Are there songs on the album that were rejected by Marillion?

""Nothing To Declare", in a different form, was rejected by Marillion a long time ago. When I first joined the band, we were writing "Seasons End", I had a plastic bucket with cassettes, and while we were writing, and jamming, if we ran out of ideas, the boys would say, "have you got anything in the bucket?", you know, and I'd take out a cassette and say, "what do you think of it ?". "Easter" was one of these songs in the bucket, that was on the "Seasons End" album. "Nothing To Declare" was in the bucket too. But at that time it was very different, it was a piano/vocal thing. It changed a lot from that. But I returned to that because I'd always thought it was strong, there was a good feeling about that song."

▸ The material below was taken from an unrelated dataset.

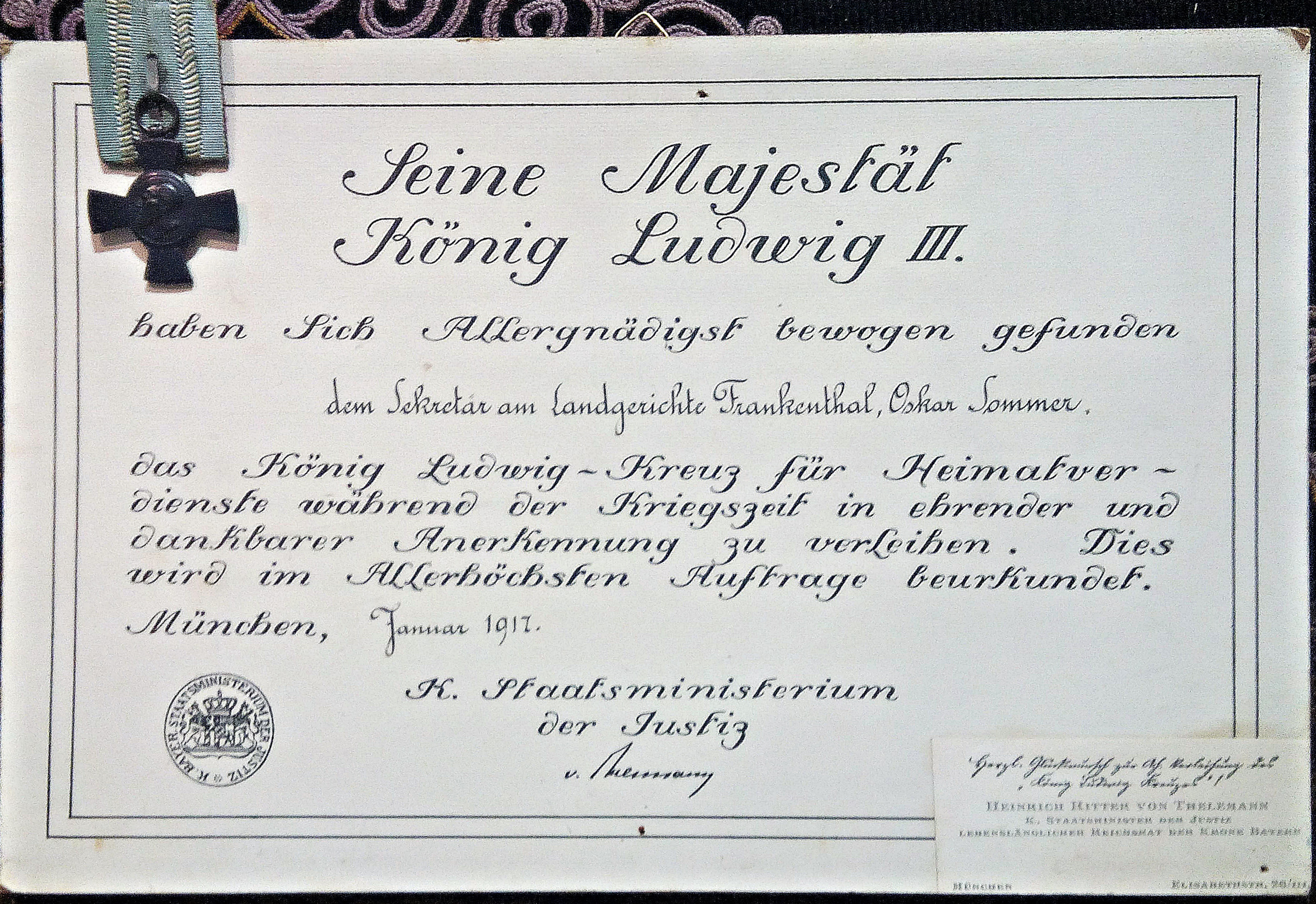 Urkunde König Ludwig Kreuz, 1917, Museum Grünstadt, Verleihung an Oskar Sommer aus dem Grünstadter Verlagshaus

What does Marillion think of H's album?

"I think Ian and Steve liked "Nothing To Declare". Mark said he liked "Cage". Pete said he likes the whole album. Petes tastes are pretty wide ranging. On an ego level, the whole thing's a bit complicated. I don't want to say : "look, what do you think of my album ?", because if they like it, they're not gonna want to shower me with praise cos they're my workmates, and if they don't like it, they don't wanna tell me, because they know they'd offend me. And if they just think it's okay, they don't wanna tell me it's just okay cause they'd offend me. So it's hard to even ask them, cause I don't think they'd feel comfortable even telling me. But it doesn't matter, cause I never made this album for those guys, I didn't make it for "our audience".

Personally I think people should do what they want to do and I'm not the sort of person who will critically put other people's work under a microscope... especially if I know them"
 


Beyond "Ice Cream Genius"

Will there be a second "H" album?

"I'd like to make another record with H at the essential condition that it will be very different from the first. Once one thing is over, I must explore new horizons. So, if I do, I will probably keep the name "H", but if I follow my actual impulses. Maybe I'll make a trance album - more "machines oriented"."

"It is possible that my (possible) next CD will be recorded with totally different people and will cover a totally different genre. Everything depends on what "Ice Cream Genius" brings about and what goes on in my head the moment Marillion's activities allow for something similar."